Amanda Epperson is a senior lecturer at the University of Akron. After completing a Master of Arts in Art History from the Courtauld Institute of Art in London, she went on to earn her Ph.D. from the University of Glasgow in 2003 under the direction of Professor Edward J. Cowan. Her research interests include eighteenth century Scotland, migration studies, and the Atlantic World.

Robert S. Shelton is an Assistant Professor of history at Cleveland State University, where he teaches courses in nineteenth-century American history and the Civil War and Reconstruction. He has published on slavery, race, and labor history.

Lisa M. Smith is currently ABD at The University of Akron, where she specializes in the Civil War and Reconstruction. She is currently writing her dissertation titled, “Netta Taylor and the Divided Ohio Front, 1860-1865.”

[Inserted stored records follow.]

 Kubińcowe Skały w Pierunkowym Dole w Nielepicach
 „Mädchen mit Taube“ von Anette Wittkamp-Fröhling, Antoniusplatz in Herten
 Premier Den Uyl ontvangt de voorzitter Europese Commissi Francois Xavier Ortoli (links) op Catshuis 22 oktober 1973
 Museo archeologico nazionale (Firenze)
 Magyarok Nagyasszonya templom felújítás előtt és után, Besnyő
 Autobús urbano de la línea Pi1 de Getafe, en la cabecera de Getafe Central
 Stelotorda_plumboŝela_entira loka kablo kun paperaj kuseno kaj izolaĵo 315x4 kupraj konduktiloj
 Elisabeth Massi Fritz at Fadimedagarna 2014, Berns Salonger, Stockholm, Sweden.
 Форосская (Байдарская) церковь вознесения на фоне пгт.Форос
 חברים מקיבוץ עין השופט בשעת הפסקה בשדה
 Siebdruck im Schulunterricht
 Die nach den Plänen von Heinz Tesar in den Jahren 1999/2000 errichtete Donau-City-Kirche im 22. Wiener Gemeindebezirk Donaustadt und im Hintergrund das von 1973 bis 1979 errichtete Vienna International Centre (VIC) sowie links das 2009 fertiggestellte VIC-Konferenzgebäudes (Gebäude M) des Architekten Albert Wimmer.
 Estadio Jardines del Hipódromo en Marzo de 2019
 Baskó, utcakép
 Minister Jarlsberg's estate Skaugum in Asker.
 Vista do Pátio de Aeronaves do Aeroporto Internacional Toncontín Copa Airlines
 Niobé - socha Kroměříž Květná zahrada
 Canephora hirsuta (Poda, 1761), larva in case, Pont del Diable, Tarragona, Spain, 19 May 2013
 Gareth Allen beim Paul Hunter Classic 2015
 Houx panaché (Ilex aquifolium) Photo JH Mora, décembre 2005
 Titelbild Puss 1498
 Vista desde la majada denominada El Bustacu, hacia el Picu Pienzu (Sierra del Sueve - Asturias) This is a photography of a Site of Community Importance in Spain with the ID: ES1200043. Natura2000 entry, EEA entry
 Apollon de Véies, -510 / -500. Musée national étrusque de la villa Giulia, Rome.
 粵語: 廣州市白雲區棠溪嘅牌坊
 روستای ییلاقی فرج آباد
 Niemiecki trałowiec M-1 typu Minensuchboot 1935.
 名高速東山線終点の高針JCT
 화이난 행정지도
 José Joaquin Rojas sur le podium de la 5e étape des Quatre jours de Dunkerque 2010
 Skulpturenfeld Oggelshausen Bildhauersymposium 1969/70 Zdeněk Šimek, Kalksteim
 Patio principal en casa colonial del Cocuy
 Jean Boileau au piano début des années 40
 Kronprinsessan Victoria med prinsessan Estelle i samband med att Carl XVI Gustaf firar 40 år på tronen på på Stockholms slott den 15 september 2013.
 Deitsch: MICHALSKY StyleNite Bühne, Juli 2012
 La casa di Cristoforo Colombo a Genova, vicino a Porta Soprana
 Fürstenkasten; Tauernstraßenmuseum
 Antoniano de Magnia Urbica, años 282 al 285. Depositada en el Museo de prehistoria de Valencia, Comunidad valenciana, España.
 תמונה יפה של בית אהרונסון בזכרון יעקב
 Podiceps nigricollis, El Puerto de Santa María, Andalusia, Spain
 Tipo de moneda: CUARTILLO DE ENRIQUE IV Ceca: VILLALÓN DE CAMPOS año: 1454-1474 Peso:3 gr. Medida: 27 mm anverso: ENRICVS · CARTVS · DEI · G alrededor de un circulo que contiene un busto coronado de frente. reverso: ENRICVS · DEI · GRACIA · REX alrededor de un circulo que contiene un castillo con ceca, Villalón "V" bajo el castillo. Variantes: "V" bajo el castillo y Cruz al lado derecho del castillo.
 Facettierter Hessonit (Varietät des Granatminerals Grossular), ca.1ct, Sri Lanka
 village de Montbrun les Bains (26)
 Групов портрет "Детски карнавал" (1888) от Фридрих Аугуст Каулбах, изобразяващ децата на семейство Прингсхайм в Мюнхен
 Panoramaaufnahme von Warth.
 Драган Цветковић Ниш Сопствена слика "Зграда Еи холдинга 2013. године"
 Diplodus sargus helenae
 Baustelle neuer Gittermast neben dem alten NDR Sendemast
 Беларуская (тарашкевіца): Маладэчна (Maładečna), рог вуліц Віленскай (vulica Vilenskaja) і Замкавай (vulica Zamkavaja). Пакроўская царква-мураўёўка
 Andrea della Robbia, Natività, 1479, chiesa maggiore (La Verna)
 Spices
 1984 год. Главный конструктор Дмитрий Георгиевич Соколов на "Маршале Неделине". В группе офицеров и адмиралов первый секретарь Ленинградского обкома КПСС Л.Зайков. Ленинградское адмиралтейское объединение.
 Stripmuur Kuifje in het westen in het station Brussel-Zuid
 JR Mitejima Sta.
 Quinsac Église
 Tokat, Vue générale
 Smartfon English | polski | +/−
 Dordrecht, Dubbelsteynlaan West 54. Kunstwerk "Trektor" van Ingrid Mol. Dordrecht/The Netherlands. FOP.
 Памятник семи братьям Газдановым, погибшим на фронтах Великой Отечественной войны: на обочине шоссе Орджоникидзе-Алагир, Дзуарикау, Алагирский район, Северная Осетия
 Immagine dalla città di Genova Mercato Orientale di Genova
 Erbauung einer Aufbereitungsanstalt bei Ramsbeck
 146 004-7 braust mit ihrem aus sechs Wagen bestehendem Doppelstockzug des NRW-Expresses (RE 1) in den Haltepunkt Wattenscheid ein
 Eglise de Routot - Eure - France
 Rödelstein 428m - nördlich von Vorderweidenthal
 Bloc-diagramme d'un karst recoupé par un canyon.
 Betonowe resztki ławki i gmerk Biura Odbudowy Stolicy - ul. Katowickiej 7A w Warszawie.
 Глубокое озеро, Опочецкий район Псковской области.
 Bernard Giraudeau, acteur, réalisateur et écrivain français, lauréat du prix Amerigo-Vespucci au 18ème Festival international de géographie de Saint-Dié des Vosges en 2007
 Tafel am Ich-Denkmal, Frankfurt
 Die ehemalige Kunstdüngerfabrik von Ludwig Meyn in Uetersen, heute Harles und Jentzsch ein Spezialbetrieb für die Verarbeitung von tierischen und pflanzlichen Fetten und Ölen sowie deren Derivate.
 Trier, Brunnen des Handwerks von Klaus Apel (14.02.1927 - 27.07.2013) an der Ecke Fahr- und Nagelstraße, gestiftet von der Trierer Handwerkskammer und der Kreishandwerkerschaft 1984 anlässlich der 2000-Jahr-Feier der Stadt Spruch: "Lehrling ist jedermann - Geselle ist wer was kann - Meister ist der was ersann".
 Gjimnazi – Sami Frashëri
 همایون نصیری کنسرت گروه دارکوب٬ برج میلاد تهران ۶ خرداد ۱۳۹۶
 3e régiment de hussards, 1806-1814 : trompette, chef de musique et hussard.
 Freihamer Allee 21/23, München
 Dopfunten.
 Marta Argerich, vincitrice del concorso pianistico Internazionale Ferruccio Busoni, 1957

Thomas Sosnowski has taught Ohio History at Kent State University Stark Campus for almost thirty years. His publications relating to the region have included book reviews in The Historian and Libraries & Culture, as well as a chapter biography on Warren G. Harding in Philip Weeks’ Buckeye Presidents. His refereed presentation to the 2003 conference of the Ohio Academy of History entitled “A ‘Noble’ Attraction: French Revolutionary Exiles in the Trans-Appalachian West” was published in the annual Proceedings. The other focus of his scholarly work is in French History, especially during the seventeenth and eighteenth centuries, and has afforded him the opportunity to make presentations (and subsequent publications) in London (UK), Melbourne (Australia), and numerous venues in the United States like the Consortium on Revolutionary Europe and the Western Society for French History.

Christopher S. Stowe is currently Associate Professor of Military History with the
United States Army Command and General Staff College, Fort Lee, Virginia. Stowe presently is writing his first book, a critical biography of Major General George Gordon Meade, for The Kent State University Press.